Your objective:
Copies of all lines containing the string "nationale" are needed from the data below.

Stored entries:
-----
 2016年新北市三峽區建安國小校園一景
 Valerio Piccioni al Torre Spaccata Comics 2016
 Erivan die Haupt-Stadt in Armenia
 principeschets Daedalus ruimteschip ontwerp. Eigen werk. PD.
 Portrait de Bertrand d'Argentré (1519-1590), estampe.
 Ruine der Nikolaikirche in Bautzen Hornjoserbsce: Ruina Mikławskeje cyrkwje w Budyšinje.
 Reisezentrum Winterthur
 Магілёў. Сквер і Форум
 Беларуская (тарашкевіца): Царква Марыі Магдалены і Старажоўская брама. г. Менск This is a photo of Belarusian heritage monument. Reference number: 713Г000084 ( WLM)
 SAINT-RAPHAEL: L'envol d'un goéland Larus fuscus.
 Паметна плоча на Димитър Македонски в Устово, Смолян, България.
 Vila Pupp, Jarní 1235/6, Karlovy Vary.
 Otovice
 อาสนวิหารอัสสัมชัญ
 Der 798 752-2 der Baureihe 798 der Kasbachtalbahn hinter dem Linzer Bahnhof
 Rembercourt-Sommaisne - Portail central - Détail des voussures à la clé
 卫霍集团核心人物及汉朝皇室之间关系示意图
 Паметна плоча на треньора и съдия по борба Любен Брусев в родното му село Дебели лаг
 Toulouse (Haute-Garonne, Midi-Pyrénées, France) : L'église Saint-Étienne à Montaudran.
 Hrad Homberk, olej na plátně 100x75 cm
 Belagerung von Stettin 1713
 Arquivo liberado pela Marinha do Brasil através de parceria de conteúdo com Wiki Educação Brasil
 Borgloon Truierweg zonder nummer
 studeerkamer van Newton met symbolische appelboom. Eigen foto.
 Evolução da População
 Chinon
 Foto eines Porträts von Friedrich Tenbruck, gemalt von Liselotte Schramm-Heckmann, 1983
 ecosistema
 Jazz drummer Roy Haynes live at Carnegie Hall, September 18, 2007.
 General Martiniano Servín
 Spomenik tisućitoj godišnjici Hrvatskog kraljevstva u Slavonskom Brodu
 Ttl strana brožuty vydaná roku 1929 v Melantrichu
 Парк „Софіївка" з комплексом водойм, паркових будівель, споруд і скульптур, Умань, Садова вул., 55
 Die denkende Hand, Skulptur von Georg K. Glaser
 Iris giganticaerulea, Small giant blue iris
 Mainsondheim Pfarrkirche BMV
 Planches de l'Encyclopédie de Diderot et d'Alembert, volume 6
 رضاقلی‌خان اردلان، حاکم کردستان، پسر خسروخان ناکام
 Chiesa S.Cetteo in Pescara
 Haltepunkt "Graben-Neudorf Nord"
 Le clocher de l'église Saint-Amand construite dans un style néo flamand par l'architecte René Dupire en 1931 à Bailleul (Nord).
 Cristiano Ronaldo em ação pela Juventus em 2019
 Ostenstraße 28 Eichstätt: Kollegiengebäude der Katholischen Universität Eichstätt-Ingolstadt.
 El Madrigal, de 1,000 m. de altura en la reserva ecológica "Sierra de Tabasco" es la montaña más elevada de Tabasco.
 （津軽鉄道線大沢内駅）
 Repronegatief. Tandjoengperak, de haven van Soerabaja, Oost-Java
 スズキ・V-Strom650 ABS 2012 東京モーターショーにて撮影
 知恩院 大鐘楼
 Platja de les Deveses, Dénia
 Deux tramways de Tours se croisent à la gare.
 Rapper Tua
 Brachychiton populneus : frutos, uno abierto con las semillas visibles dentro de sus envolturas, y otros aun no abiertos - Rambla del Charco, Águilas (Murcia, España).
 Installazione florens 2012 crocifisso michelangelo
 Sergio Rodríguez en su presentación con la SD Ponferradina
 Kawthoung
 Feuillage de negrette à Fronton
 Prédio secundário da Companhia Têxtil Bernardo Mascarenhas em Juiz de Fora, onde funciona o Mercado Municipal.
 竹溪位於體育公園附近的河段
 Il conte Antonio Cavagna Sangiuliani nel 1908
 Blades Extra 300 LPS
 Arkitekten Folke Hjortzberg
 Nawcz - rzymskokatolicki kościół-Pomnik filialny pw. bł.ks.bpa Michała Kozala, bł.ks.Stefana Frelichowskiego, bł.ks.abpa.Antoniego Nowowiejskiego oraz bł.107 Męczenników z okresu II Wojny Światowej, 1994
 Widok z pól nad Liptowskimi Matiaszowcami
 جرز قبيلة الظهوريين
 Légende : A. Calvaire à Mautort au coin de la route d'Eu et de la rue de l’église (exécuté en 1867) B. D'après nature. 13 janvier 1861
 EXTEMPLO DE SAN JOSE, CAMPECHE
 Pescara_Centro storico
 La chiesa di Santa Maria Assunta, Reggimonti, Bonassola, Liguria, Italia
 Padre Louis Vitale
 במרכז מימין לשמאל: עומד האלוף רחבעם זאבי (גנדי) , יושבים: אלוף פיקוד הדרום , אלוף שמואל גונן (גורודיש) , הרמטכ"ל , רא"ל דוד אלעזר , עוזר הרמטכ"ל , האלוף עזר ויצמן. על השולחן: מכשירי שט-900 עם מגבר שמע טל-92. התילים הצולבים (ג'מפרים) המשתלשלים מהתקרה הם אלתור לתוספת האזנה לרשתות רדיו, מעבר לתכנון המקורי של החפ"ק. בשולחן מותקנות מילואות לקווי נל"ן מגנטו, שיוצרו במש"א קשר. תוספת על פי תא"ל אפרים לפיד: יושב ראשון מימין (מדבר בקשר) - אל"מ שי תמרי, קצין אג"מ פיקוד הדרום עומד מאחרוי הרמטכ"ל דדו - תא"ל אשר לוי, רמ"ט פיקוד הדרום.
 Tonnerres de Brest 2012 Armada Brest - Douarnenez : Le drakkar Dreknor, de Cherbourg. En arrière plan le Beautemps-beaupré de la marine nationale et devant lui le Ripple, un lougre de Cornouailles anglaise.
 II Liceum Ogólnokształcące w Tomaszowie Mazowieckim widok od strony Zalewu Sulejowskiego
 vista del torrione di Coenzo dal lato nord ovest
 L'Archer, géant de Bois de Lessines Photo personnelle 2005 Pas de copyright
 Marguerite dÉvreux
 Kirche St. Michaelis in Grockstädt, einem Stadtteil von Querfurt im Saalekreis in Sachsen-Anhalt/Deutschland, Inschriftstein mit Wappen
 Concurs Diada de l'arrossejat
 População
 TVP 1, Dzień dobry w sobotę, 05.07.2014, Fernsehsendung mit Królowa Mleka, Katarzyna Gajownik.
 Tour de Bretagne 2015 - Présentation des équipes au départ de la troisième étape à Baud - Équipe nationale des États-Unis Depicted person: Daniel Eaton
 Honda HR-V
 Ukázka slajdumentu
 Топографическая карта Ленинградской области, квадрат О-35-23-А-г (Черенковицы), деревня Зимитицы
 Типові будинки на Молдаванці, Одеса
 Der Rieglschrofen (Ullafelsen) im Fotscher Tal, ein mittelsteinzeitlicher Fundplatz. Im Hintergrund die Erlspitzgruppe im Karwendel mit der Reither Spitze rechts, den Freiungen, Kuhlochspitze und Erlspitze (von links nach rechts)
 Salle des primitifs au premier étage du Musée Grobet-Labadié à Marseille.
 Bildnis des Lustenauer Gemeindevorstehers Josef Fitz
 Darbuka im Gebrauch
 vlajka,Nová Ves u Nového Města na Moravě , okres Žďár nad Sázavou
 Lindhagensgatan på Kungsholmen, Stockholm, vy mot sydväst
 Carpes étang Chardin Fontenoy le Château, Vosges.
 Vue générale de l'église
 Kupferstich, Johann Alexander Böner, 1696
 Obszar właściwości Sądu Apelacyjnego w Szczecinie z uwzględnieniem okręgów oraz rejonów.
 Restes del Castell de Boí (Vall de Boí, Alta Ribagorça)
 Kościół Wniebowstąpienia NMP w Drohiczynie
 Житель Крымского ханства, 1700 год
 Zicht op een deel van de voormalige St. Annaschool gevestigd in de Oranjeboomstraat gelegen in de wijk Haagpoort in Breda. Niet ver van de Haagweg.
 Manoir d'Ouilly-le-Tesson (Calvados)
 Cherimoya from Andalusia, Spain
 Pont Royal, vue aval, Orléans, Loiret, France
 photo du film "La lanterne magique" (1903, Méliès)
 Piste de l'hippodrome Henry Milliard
-----
Solution for this exercise:
 Tonnerres de Brest 2012 Armada Brest - Douarnenez : Le drakkar Dreknor, de Cherbourg. En arrière plan le Beautemps-beaupré de la marine nationale et devant lui le Ripple, un lougre de Cornouailles anglaise.
 Tour de Bretagne 2015 - Présentation des équipes au départ de la troisième étape à Baud - Équipe nationale des États-Unis Depicted person: Daniel Eaton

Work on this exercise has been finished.